▶ _Input data_:

==============================

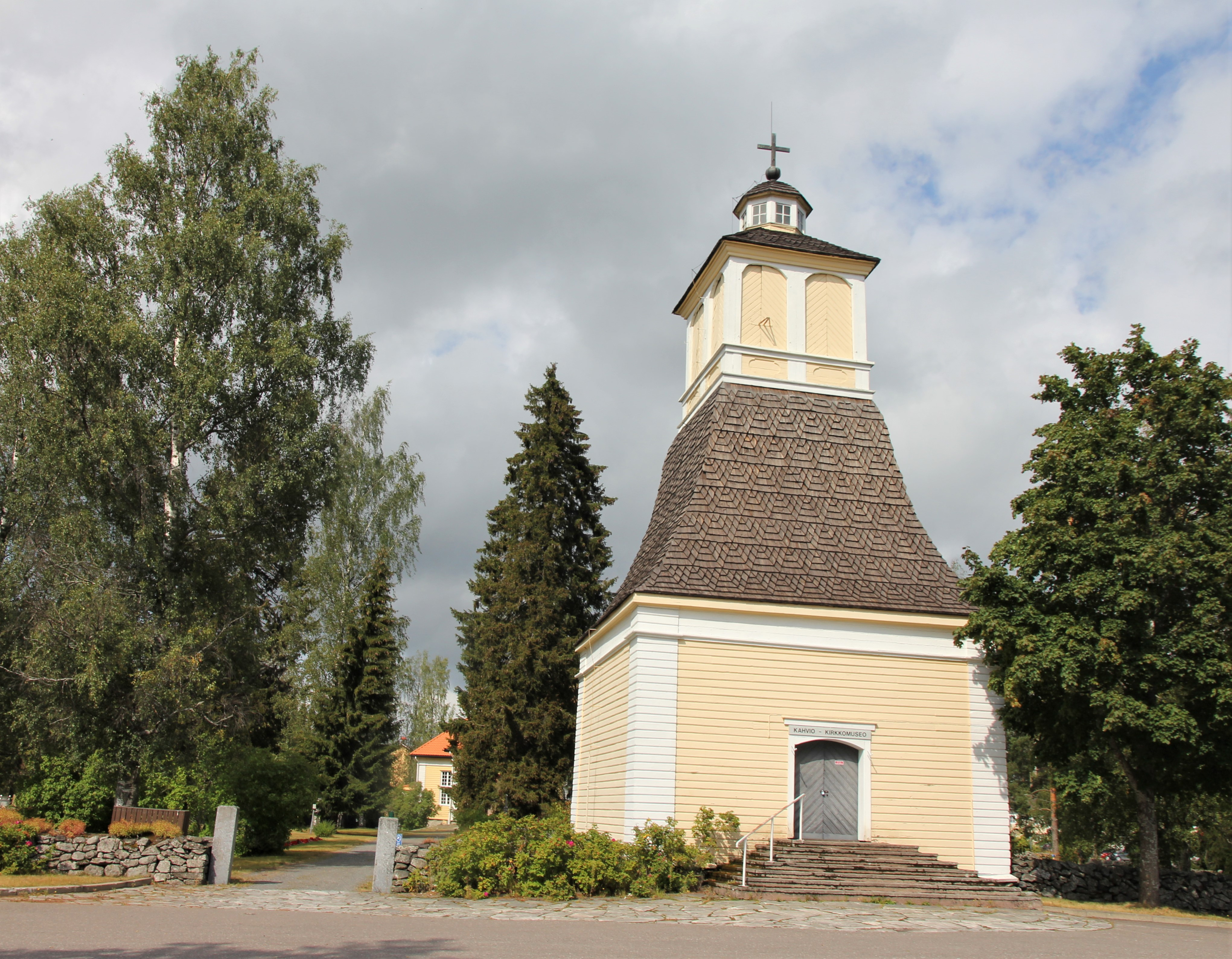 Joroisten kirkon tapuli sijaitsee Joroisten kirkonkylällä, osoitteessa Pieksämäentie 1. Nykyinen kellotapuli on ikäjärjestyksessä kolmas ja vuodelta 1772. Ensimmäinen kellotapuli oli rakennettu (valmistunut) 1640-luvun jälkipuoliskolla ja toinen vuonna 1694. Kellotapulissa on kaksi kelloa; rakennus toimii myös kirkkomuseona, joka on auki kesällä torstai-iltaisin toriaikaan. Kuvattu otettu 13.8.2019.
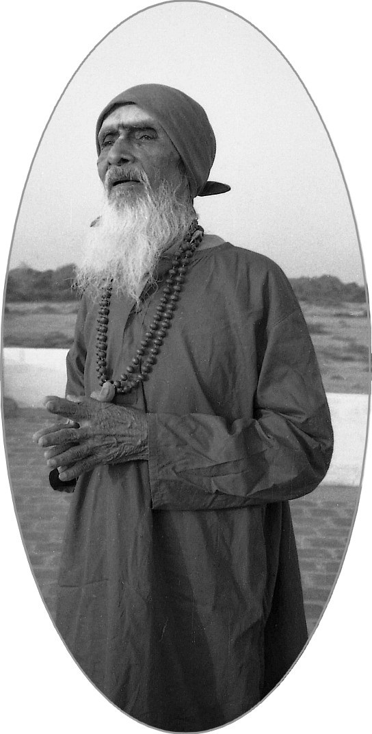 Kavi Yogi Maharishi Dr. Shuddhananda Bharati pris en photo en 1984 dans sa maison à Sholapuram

==============================

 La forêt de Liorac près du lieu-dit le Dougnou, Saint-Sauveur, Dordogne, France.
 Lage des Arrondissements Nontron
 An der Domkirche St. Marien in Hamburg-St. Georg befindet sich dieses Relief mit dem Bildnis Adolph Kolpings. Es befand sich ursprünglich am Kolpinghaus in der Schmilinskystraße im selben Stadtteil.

==============================

Leaving pictures out, output the lines of the data above from the one with "Joroisten kirkon tapuli" through the one with "Kavi Yogi Maharishi", word for word.

▶ _Exercise answer_:
 Joroisten kirkon tapuli sijaitsee Joroisten kirkonkylällä, osoitteessa Pieksämäentie 1. Nykyinen kellotapuli on ikäjärjestyksessä kolmas ja vuodelta 1772. Ensimmäinen kellotapuli oli rakennettu (valmistunut) 1640-luvun jälkipuoliskolla ja toinen vuonna 1694. Kellotapulissa on kaksi kelloa; rakennus toimii myös kirkkomuseona, joka on auki kesällä torstai-iltaisin toriaikaan. Kuvattu otettu 13.8.2019.
 Kavi Yogi Maharishi Dr. Shuddhananda Bharati pris en photo en 1984 dans sa maison à Sholapuram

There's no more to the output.